13. CHANGES OTHER THAN MANUFACTURER’S DESIGN CHANGES

If the ordered Goods are not equipped in accordance with this Contract on the Delivery Date, the Buyer may either refuse to accept delivery and terminate this Contract, with no loss of Deposit, or Buyer may proceed with the purchase of the new Goods and the parties will negotiate in good faith to adjust the purchase price to account for the fact that the Goods are not equipped in accordance with this Contract.

14. EVIDENCE OF TITLE

Any used item delivered by the Buyer to the Dealer in connection with this transaction shall be accompanied by title documents sufficient to enable the Dealer to obtain a title to the item in accordance with applicable state law. The Buyer represents and warrants that it has the right to sell or otherwise convey title to such item and that such item is free and clear of liens or encumbrances, except as may be noted on the accepted Invoice.

15. APPRAISAL OF USED ITEM

If a used item is being traded in by Buyer as part of the purchase price and the delivery to the Dealer will not be made until delivery of the Buyer’s new Goods, the Dealer shall have the right to reappraise the Buyer’s used item at the time of delivery of the new Goods. The reappraised amount shall be the amount allocated for the used item in this transaction.

16. MANUFACTURER’S WARRANTY – DISCLAIMER OF WARRANTIES

UNLESS A SEPARATE WRITTEN DOCUMENT SHOWING TERMS OF ANY DEALER WARRANTY OR SERVICE CONTRACT IS FURNISHED BY THE DEALER TO THE BUYER, THE GOODS ARE SOLD “AS-IS”, “WHERE-IS”, AND DEALER MAKES NO WARRANTY, EXPRESS OR IMPLIED, WITH RESPECT TO OR IN ANY WAY RELATING TO THE GOODS, WHETHER BASED ON BREACH OF WARRANTY OR CONTRACT, NEGLIGENCE, STRICT LIABILITY OR OTHERWISE, INCLUDING WITHOUT LIMITATION ANY IMPLIED WARRANTIES OF MERCHANTABILITY OR FITNESS FOR A PARTICULAR PURPOSE. DEALER WILL TRANSFER TO BUYER ANY WARRANTY EXTENDED BY THE MANUFACTURER OF THE GOODS, PROVIDED SUCH WARRANTY IS TRANSFERABLE. THE SOLE REMEDY AVAILABLE TO BUYER WITH RESPECT TO DEFECTS IN THE GOODS WILL BE AGAINST THE MANUFACTURER UNDER ANY APPLICABLE MANUFACTURER’S WARRANTY TO THE EXTENT AVAILABLE TO BUYER. If the Goods, or any portion thereof, are resold by Buyer, Buyer will include in its agreement for resale provisions that limit recoveries in accordance with the Contract. In case of Buyer’s failure to include in any agreement for resale the terms providing for such limitations, Buyer will indemnify, defend and hold Dealer harmless against any liability, loss, cost, damage, or expense (including attorney’s fees) arising out of or resulting from the failure. BUYER ASSUMES FULL RESPONSIBILITY THAT THE GOODS PURCHASED UNDER THE CONTRACT MEET THE SPECIFICATIONS AND/OR INTENDED USE OF BUYER, AND DEALER MAKES NO REPRESENTATION WITH RESPECT TO THEM.

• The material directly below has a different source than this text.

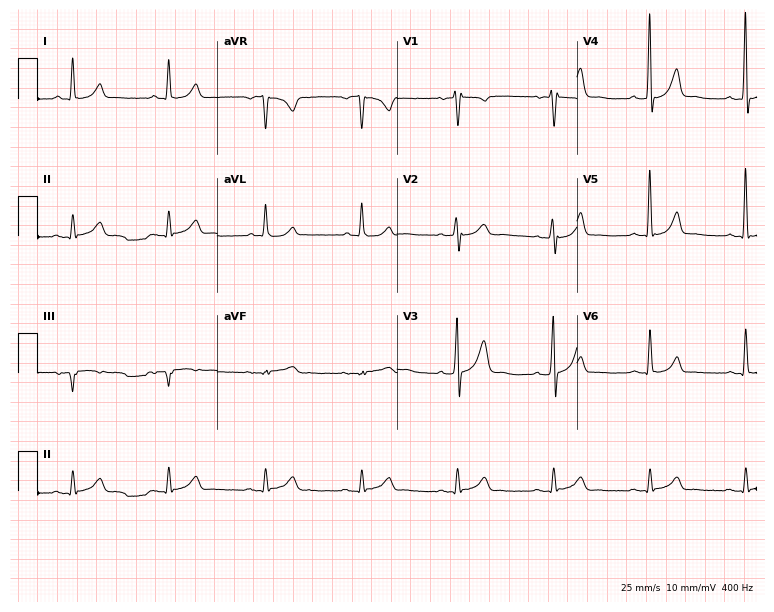
12-lead ECG from a 59-year-old male. Screened for six findings — first-degree AV block, right bundle branch block (RBBB), left bundle branch block (LBBB), sinus bradycardia, atrial fibrillation (AF), sinus tachycardia — none is recorded. Only these six findings were labelled.

17. LIMITATION ON LIABILITY

Dealer shall not be liable to Buyer for incidental or consequential damages of any kind, whether based in contract or tort, including but not limited to: lost profits, loss of financing, lost production, additional labor costs, loss of anticipated profits or goodwill, loss by reason of plant shutdown, nonoperation or increased expense of operation, service interruption, cost of replacement power, claims by customers of any nature, loss of use of capital or revenue, lost revenue, lost bonding, and fines or penalties of any nature. The liability of Dealer to Buyer shall also not in any situation exceed the purchase price of the specific underlying and/or related Goods.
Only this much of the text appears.